From the line containing "organism: Platynereis dumerilii" down to the line containing "sample: Larval olfactory bulb", copy out the entries below exactly, both lines included, and nothing else; pictures do not belong in the copy.
══ Entries supplied ══
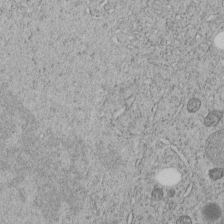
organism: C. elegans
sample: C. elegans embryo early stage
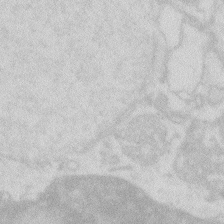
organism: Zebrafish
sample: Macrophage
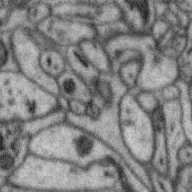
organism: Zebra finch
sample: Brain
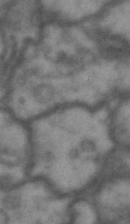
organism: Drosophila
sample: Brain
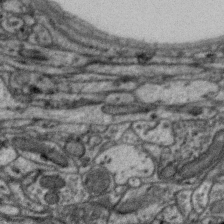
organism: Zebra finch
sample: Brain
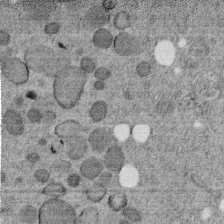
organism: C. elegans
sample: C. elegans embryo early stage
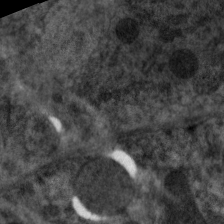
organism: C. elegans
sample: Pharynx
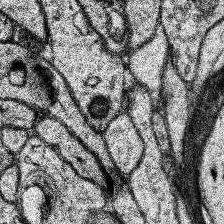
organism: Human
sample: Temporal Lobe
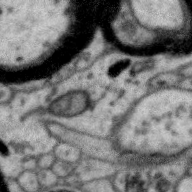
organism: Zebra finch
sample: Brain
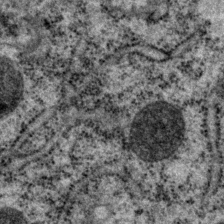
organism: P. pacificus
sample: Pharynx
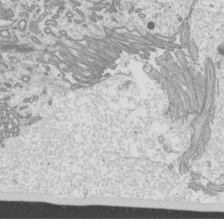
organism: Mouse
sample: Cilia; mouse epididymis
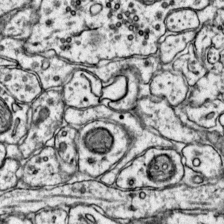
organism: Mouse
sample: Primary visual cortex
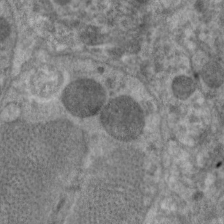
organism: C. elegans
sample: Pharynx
═══
══ Entries supplied ══
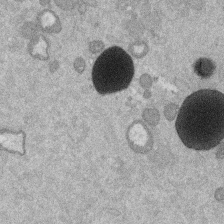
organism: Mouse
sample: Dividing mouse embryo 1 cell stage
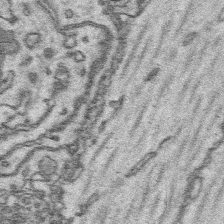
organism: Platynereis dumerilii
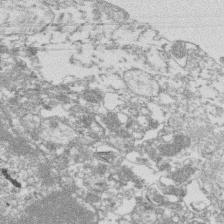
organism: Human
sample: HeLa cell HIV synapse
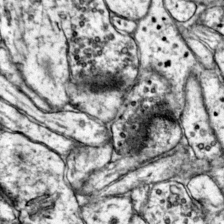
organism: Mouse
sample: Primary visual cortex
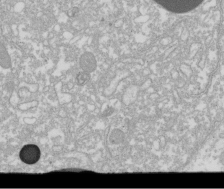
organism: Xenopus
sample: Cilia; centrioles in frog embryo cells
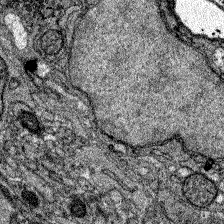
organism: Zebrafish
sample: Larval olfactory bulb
═══
Expected answer:
organism: Platynereis dumerilii
organism: Human
sample: HeLa cell HIV synapse
organism: Mouse
sample: Primary visual cortex
organism: Xenopus
sample: Cilia; centrioles in frog embryo cells
organism: Zebrafish
sample: Larval olfactory bulb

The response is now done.